What’s odd is that Reddit never attempted to grab this domain. It’s fairly common for large brands to grab similar domains that may have resulted from a typo and then redirect them to their main page. Reddit is 13th most popular website in the US. It appears Reddit had chances to nab this domain dating back to 2010, but never did.
The .co TLD belongs to Colombia, which probably should have never given the OK on this domain to begin with. But nonetheless, whoever was behind this Reddit clone did an impeccable job.
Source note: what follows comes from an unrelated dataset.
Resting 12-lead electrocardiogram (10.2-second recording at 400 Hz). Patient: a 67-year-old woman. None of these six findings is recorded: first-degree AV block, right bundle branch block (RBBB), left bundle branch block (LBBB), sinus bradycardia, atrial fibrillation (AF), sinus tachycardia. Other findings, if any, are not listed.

But here’s where I have a bone to pick. Part of what made this attack so successful was that Google’s UI marked the website “Secure.” Consider this, the average phishing site is only active for a few hours. Just long enough to catch a few people before it gets shut down.
And I will credit Google for that, it wastes no time identifying malicious sites and blocking them.
But we’ve reached a crucial point where user education is lagging way behind the technology that is being pushed. It’s extremely easy to get a DV certificate. Some are free and many of the paid ones cost less than 10 dollars. That’s led to an explosion of HTTPS phishing.
It requires minimal effort for cybercriminals to slap a DV SSL certificate on their website and fool users into believing they’re safe. Because, let’s be honest, the average internet user has no idea what connection security is, much less what to look for. Too many people believe Secure = Safe.
And this is where Google needs to make a change. Unfortunately, the argument made by Google is that the new UI is working – that DV is doing its job just by authenticating the server.
If that’s the position you want to take then do something to educate your users. Who is in a better position than Google to influence the way people use the internet? I don’t have statistics but I’d be willing to wager that most Chrome users still have Google.com as their homepage. The very first thing they’ll see when opening their browser or opening up a new tab is the front page of Google’s website.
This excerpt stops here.